Бадма говорил, что буряты делили мир на три составляющие: верхний, средний и низший. И время у них было тоже разделено: прошедшее, настоящее и будущее. «В каком же времени пребываем мы? — размышлял я, поглядывая на говорливую старушку. — Действительно, чудны дела Твои, Господи! Рокоссовский, Кутузов, бабушка Фая, которая работала в Орлике и которая знала Торбеевых, Шнелле, мою бывшую жену. Время будто спрессовалось. С одного конца — Чингисхан, Батый, с другой — Мюрат, Рокоссовский. Какие сценарии придумывает жизнь! Точно здесь, в этом дворе, в этом месте, кто-то специально расставил декорации для исторических персонажей. Уже нет того государства и многих из тех людей, которые отдавали жизнь за нашу страну, которые ночевали здесь, просыпались, выходили во двор, пели песни. И здесь, в ближайшем огороде, монастыре, рвались бомбы. А после сюда же прибегала маленькая Саяна. Непостижимо!»

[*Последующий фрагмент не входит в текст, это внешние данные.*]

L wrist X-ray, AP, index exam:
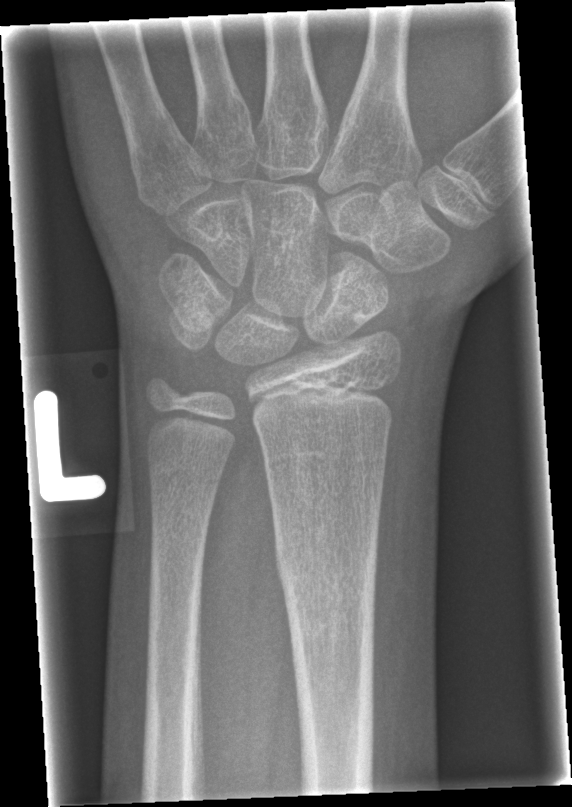 FINDINGS — One fracture at [x1=271, y1=522, x2=383, y2=660].
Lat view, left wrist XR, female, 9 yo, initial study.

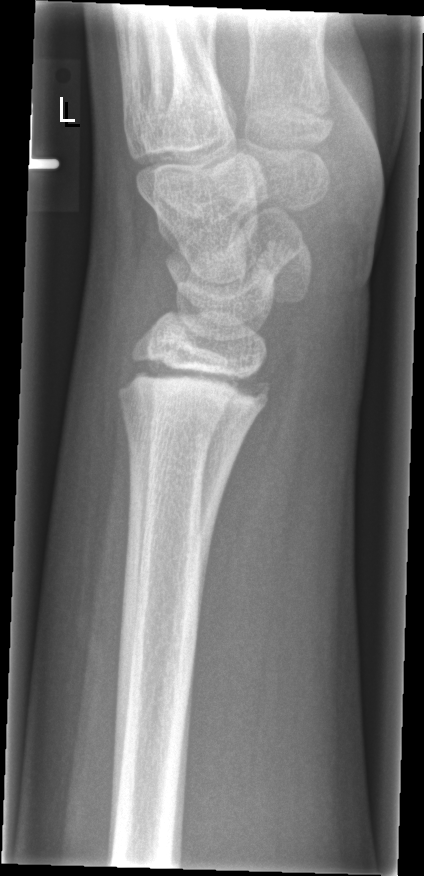

FINDINGS: No fracture bounding box.

Вечером Саяна решила показать снятые ею на раскопках в Ольвии слайды. Как выяснилось, во время учёбы ей довелось каждое лето ездить туда на практику.

— В начале века в Ольвии нашли захоронение, которое отличалось от всех, что встречались прежде, — развешивая на стене белый экран, начала рассказывать Саяна. — В одном из склепов обнаружили мужчину и женщину, и выяснилось: их захоронили в одно и то же время, что было не свойственно грекам. У них не существовало скифского обычая, когда после смерти мужа жена должна была уйти из жизни сама. Греки в рот умершему клали мелкую медную монету — обол, для того чтобы Харон перевёз его душу через реку Стикс. В данном же случае у покойника во рту была одна монета, а у его спутницы — две. Археологи назвали молодых людей греческими Ромео и Джульеттой. Его имя было Евресивий, а её — Аретта.